PROMPT:
Every record below should be repeated exactly. Omit the pictures.

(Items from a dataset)
*** Begin section ***

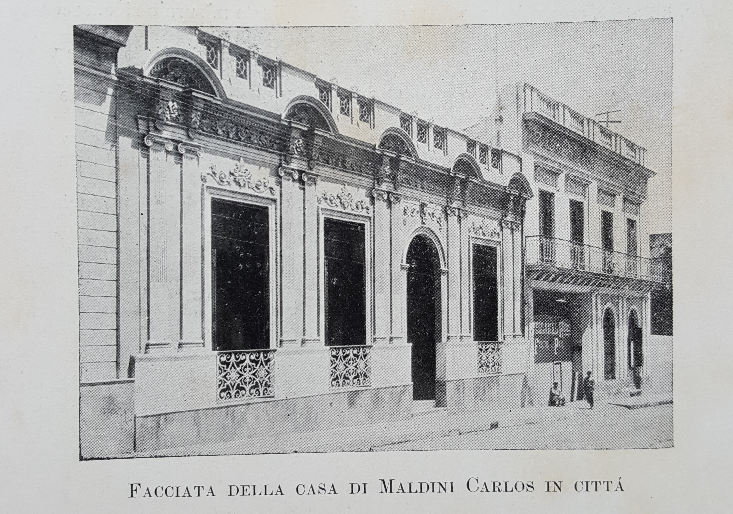 dal libro AA.VV., "Gli italiani di Salto Rep. O. dell'Uruguay all'Esposizione di Milano", Salto, Uruguay, 1906.
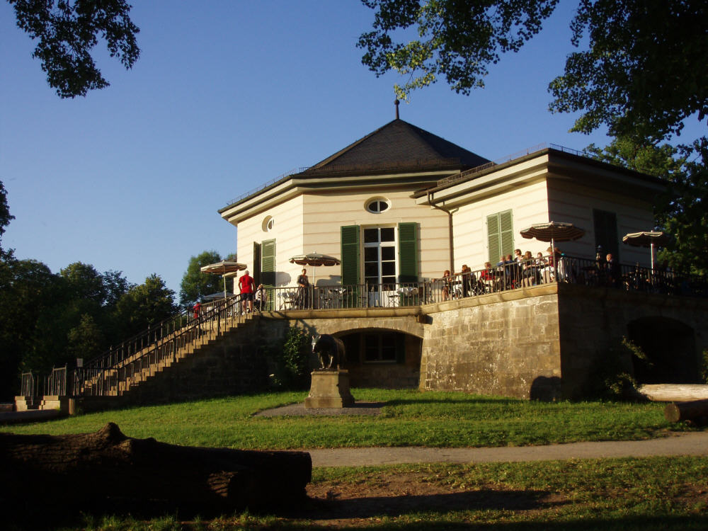 Bärenschlössle
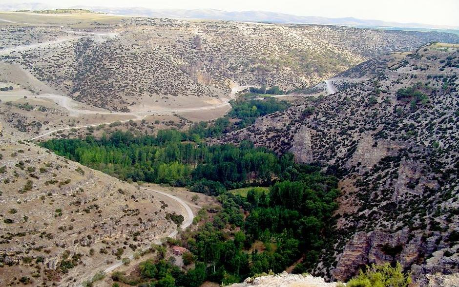 Ulubey Canyon in Uşak, Turkey
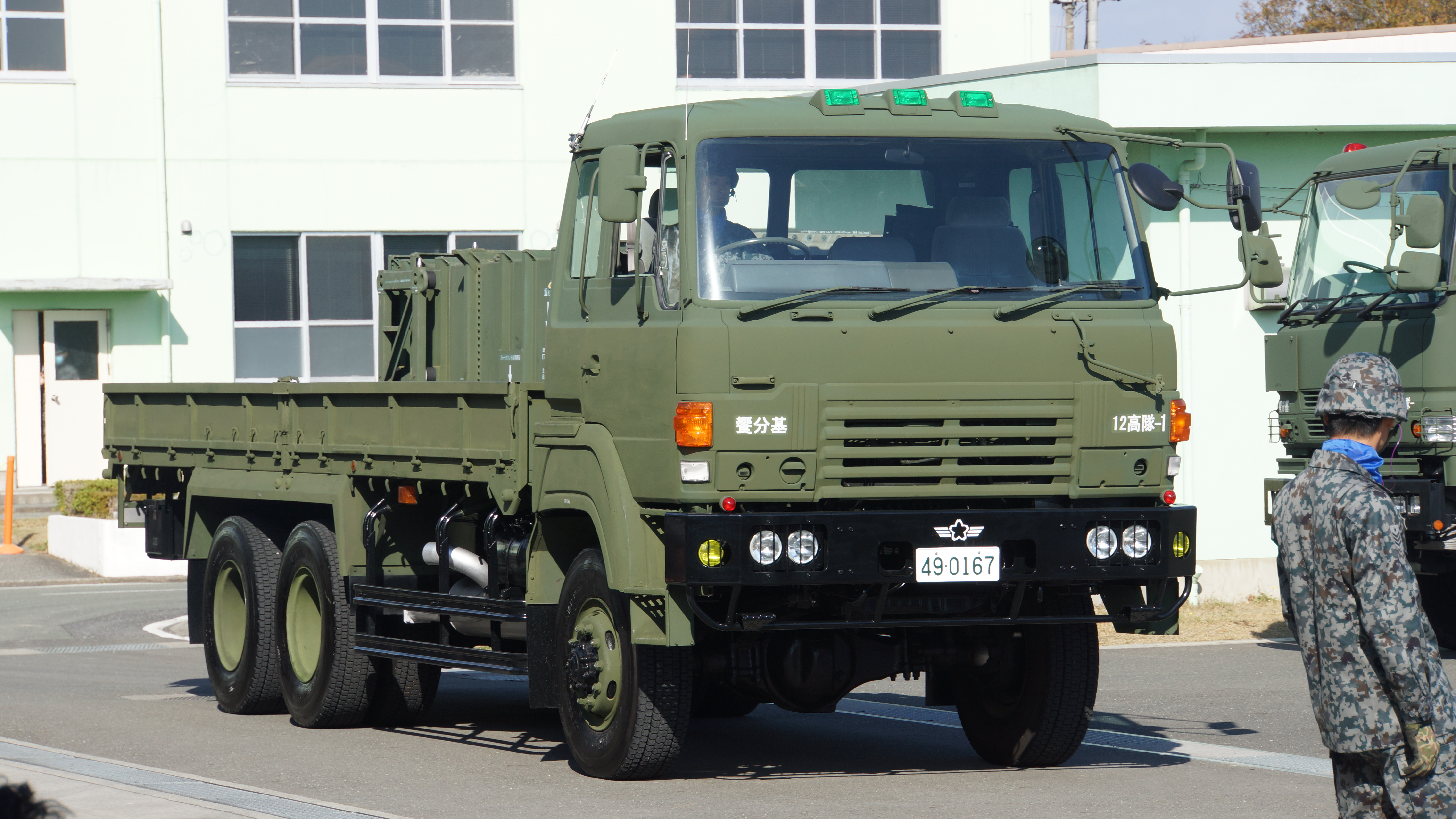 航空自衛隊 ミサイル運搬車（日野・スーパードルフィン、49-0167号車） 右前面。2015年11月28日 饗庭野分屯基地にて。
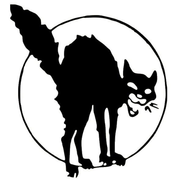 Анархистская символика
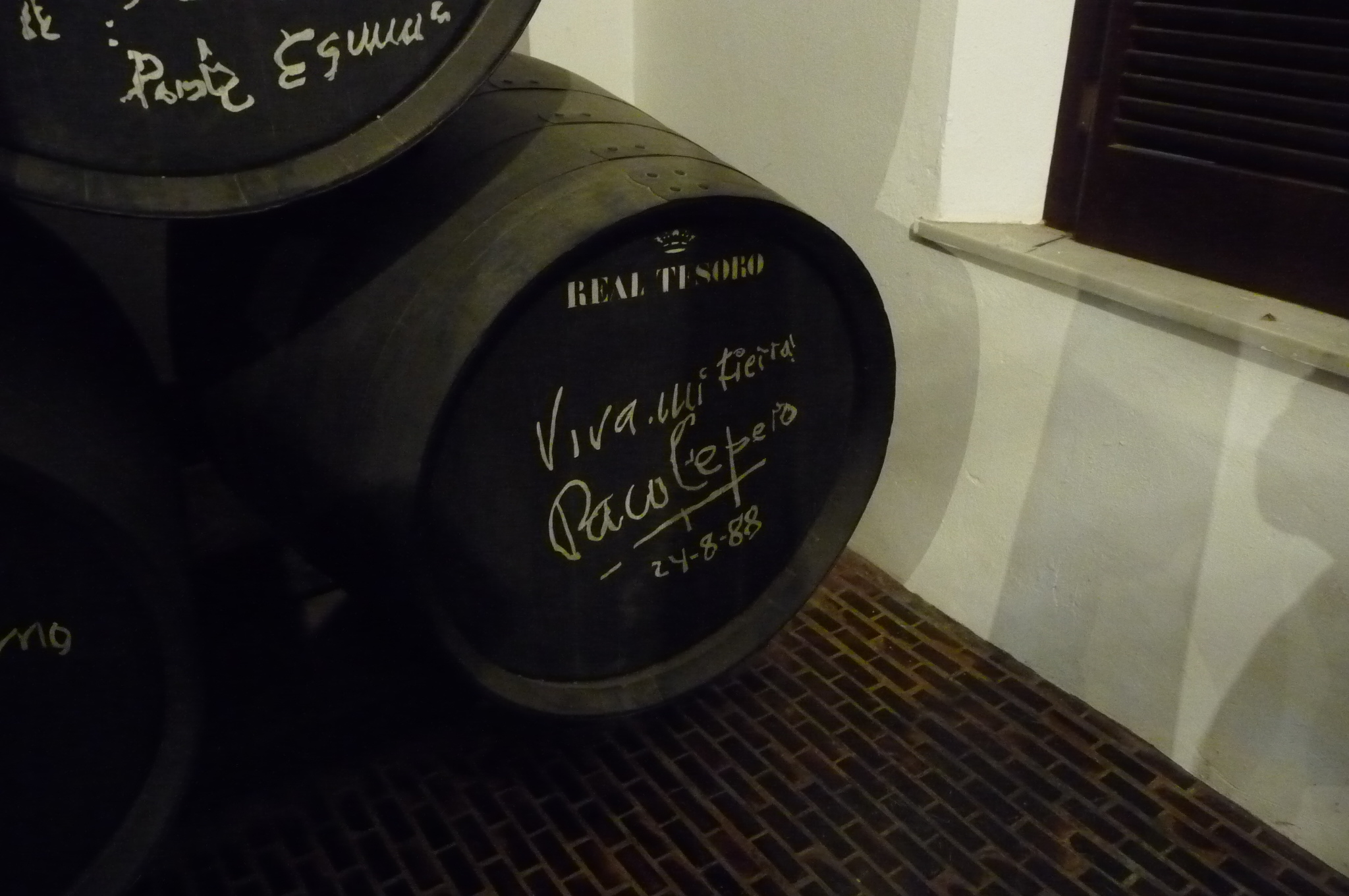 PacoCepero-p1000040.jpg

*** End section ***

RESULT:
 dal libro AA.VV., "Gli italiani di Salto Rep. O. dell'Uruguay all'Esposizione di Milano", Salto, Uruguay, 1906.
 Bärenschlössle
 Ulubey Canyon in Uşak, Turkey
 航空自衛隊 ミサイル運搬車（日野・スーパードルフィン、49-0167号車） 右前面。2015年11月28日 饗庭野分屯基地にて。
 Анархистская символика
 PacoCepero-p1000040.jpg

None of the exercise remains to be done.